If $B$ is invertible, then $\b{\chi}_{\mathcal{L}}(\vec{p})$ can be thought as a solution of a system $B^\T\b{\chi}_{\mathcal{L}}(\vec{p}) = (\mathcal{L}\b{b})(\vec p)$, which can be solved using LU or Cholesky decomposition for example. For more on this, see Solving linear systems.

General case

In general, the system $B^\T\b{\chi}_{\mathcal{L}}(\vec{p}) = (\mathcal{L}\b{b})(\vec p)$ is underdetermined and must be solved in the least-weighted-norm sense.

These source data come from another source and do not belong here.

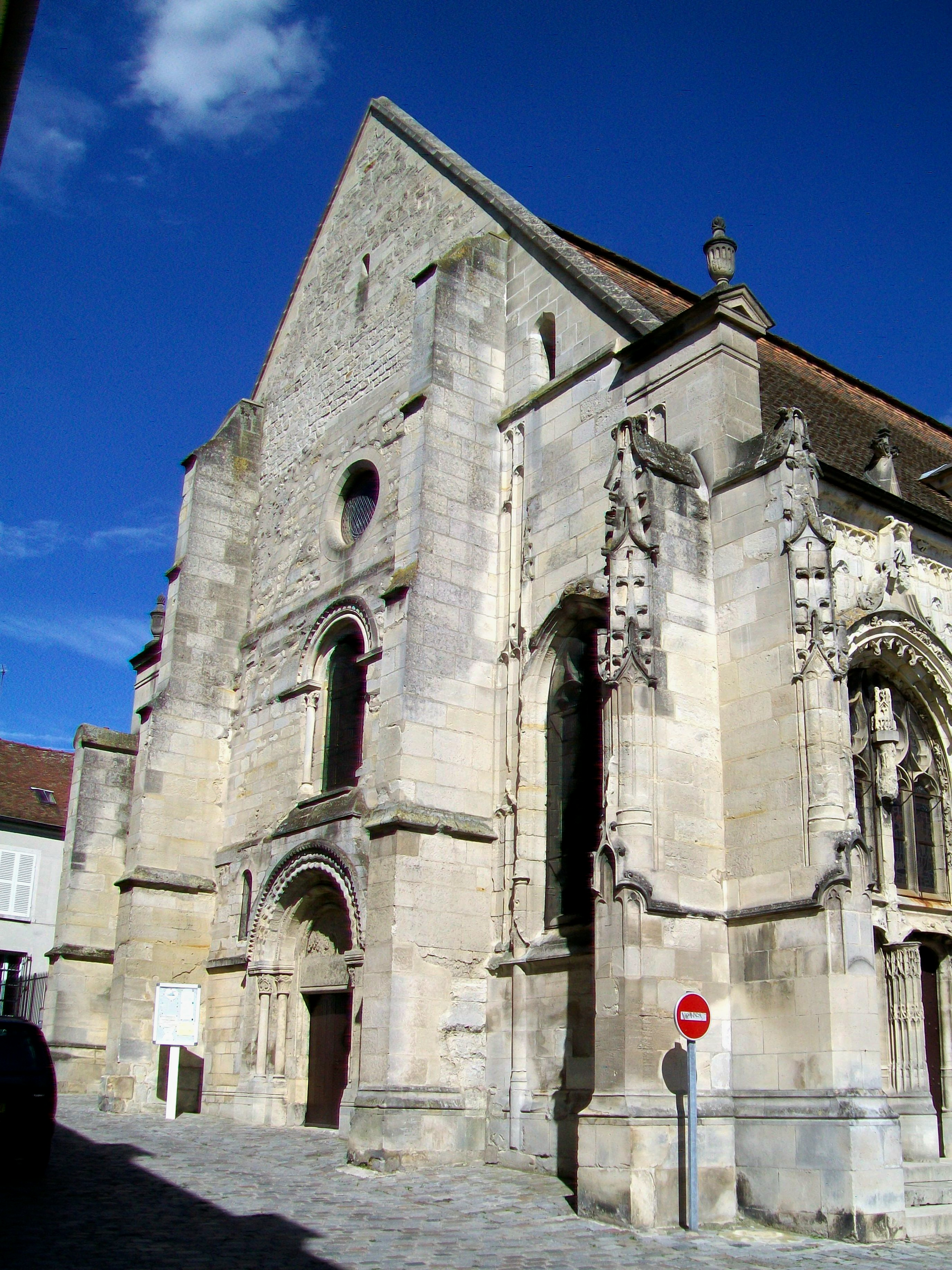 La façade occidentale sur la rue Saint-Justin.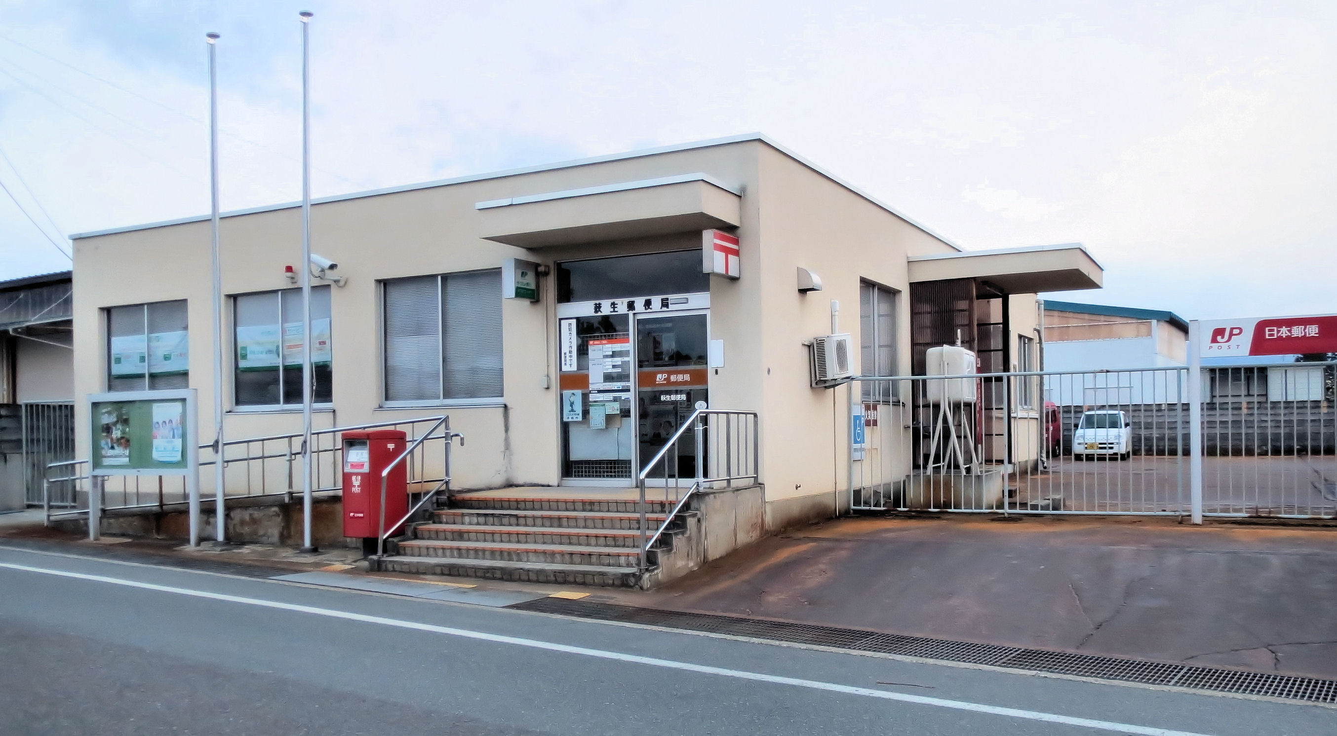 萩生郵便局（山形県西置賜郡飯豊町）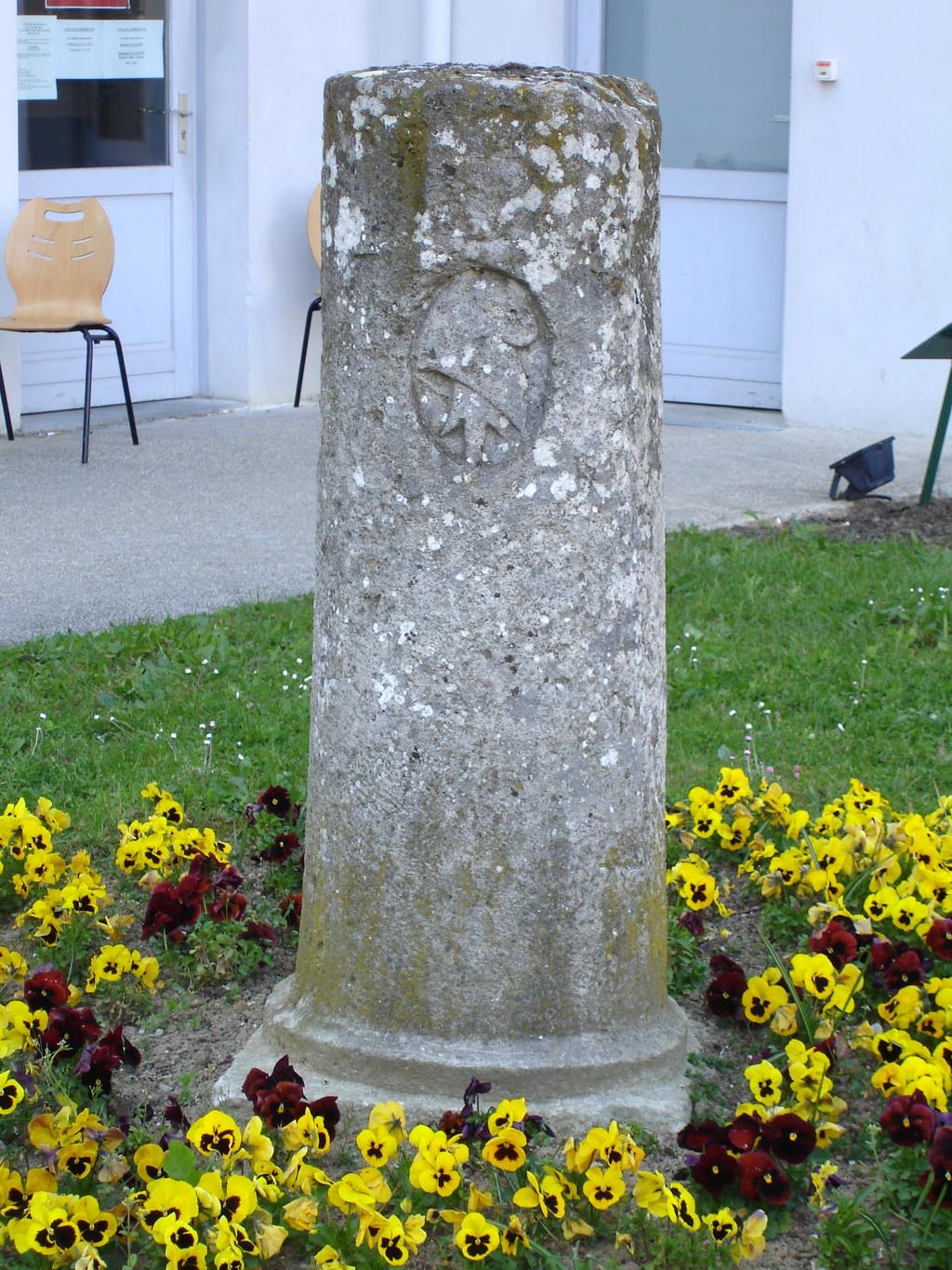 Borne de Mortières à Tremblay-en-France (Seine-Saint-Denis), France Borne armoriée du XVIIIe siècle située au hameau (détruit) de Mortières, à l'emplacement de l'actuel aéroport Charles-de-Gaulle et déplacée au vieux-pays. Une des rares bornes arborant un bonnet phrygien de la période révolutionnaire. Avril 2007 Photo personnelle (own work) de Clicsouris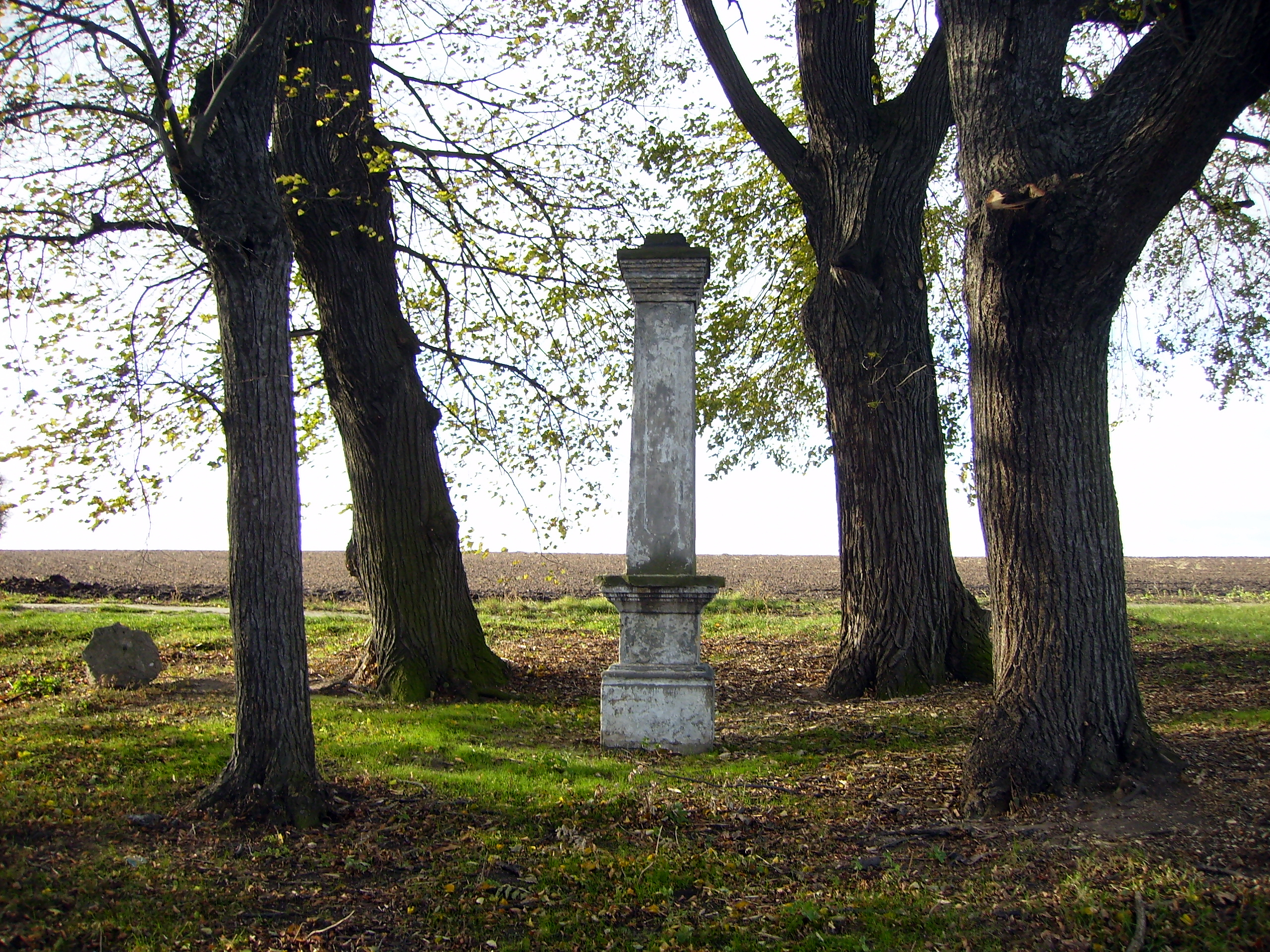 Památné lípy v Přerově nad Labem v lokalitě Na Vrších.

This means solving the underdetermined system $B^\T W y = (\mathcal{L}\b{b})(\vec p)$ and computing $\b{\chi}_{\mathcal{L}}(\vec{p}) = Wy$. For more details on this, see Solving underdetermined systems.

Depending on our knowledge of the problem, we can use Cholesky ($B^\T W$ is positive definite), $LDL^\T$ if it is symmetric, $LU$ for a general square matrix, $QR$ for full rank overdetermined system and SVD for a general system.

If more shapes need to be calculated using the same matrix $B^\T W$ and only different right hand sides (as is often the case, if shapes for more than one operator are computed), it can be done efficiently by storing the decomposition of $B^\T W$.

Linearity and reduction to only computing the shapes of the operator space basis

Observe that the expression for the shape functions \[ \b{\chi}_{\mathcal{L}}(\vec{p}) = (\mathcal{L}\b{b})(\vec{p})^\T (WB)^+W \] is linear in $\mathcal{L}$. This follows from the fact that if $\mathcal{L} = \mathcal{L}_1 + \mathcal{L}_2$, the vector of derivative values $(\mathcal{L}\b{b})(\vec{p}) = ((\mathcal{L}_1 + \mathcal{L}_2)\b{b})(\vec{p}) = (\mathcal{L}_1\b{b} + \mathcal{L}_2\b{b})(\vec{p}) = (\mathcal{L}_1\b{b})(\vec p) + (\mathcal{L}_2\b{b})(\vec p)$ and consequently $$\b{\chi}_{\mathcal{L}}(\vec{p}) = \b{\chi}_{\mathcal{L}_1}(\vec{p}) + \b{\chi}_{\mathcal{L}_2}(\vec{p}).$$

Say that your equation constitutes of operators up to a certain $k$-th order. Then it is sufficient to compute only shape functions for the basis of that operator space, namely \[ \{\b{\chi}_{\frac{\partial}{\partial x^\alpha}, p}, 1 \leq |\alpha| \leq k \}, \text{ where } \frac{\partial}{\partial x^\alpha} = \frac{\partial^{|\alpha|}}{\partial x_1^{\alpha_1}\cdots \partial x_d^{\alpha_d}} \text{ and } |\alpha| = \sum_{i=1}^d \alpha_i. \] Having the shape functions $\b{\chi}_{\frac{\partial}{\partial x^\alpha}, p}$ available, we write $\mathcal{L}$ in the above basis in point $p$, $\mathcal{L} = \displaystyle \sum_{1 \leq |\alpha| \leq k} a_\alpha(p) \frac{\partial}{\partial x^\alpha}$ and evaluate it's shape function as \[ \b{\chi}_{\mathcal{L}, \vec{p}} = \sum_{1 \leq |\alpha| \leq k} a_\alpha(p) \b{\chi}_{\frac{\partial}{\partial x^\alpha}, p}. \] This saves us space and gives certain elegance to the implementation.